- _Task goal_
Please copy each line below that contains the word "cells".

========================

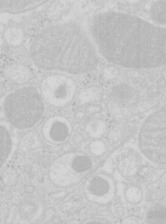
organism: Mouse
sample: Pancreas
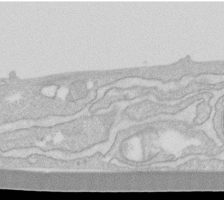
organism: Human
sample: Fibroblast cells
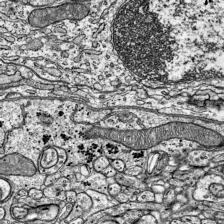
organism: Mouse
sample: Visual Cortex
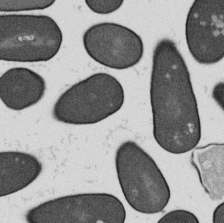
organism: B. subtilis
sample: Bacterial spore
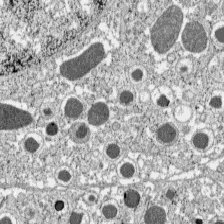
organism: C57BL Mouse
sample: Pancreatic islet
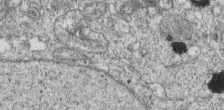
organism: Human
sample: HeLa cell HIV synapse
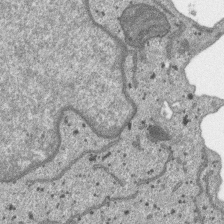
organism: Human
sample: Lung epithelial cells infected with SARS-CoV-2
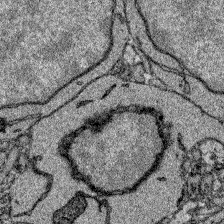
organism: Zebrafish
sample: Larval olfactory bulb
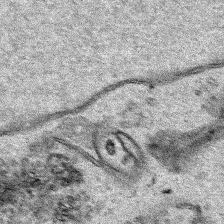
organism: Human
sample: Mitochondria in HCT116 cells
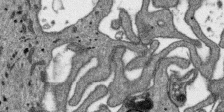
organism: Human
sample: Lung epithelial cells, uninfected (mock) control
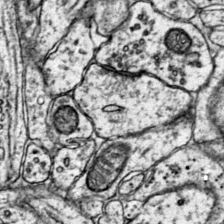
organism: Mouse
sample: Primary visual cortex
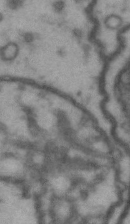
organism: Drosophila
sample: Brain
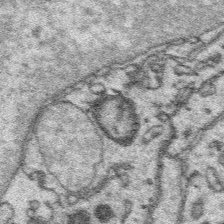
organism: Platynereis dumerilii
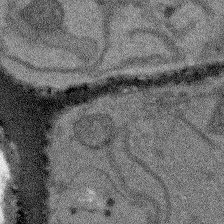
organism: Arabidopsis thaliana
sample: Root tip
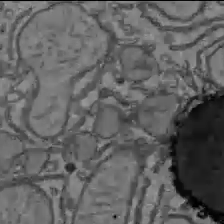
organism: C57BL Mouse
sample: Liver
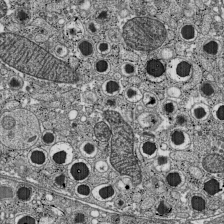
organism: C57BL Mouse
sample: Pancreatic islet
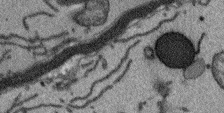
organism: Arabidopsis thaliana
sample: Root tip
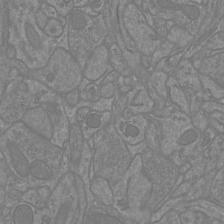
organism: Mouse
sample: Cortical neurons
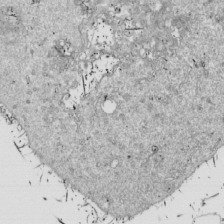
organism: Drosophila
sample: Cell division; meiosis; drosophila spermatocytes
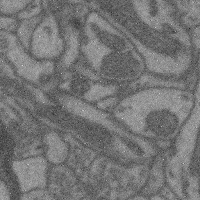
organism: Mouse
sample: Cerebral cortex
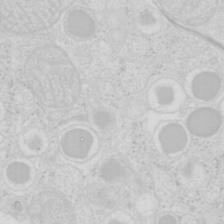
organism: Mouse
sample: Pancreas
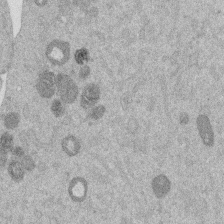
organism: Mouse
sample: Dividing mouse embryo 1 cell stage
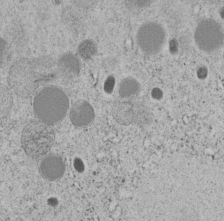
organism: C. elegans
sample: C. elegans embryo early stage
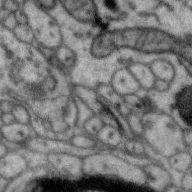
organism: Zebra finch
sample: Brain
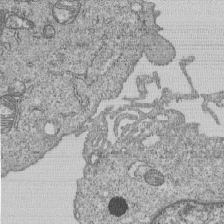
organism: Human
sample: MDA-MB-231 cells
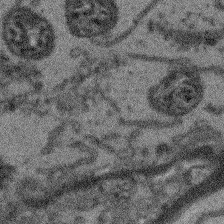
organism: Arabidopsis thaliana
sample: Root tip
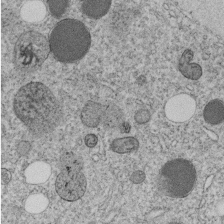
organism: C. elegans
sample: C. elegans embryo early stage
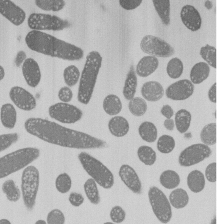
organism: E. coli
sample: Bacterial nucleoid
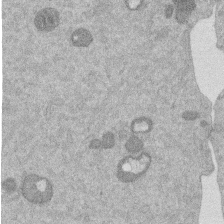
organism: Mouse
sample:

========================

- _Answer to this problem_
sample: Fibroblast cells
sample: Lung epithelial cells infected with SARS-CoV-2
sample: Mitochondria in HCT116 cells
sample: Lung epithelial cells, uninfected (mock) control
sample: MDA-MB-231 cells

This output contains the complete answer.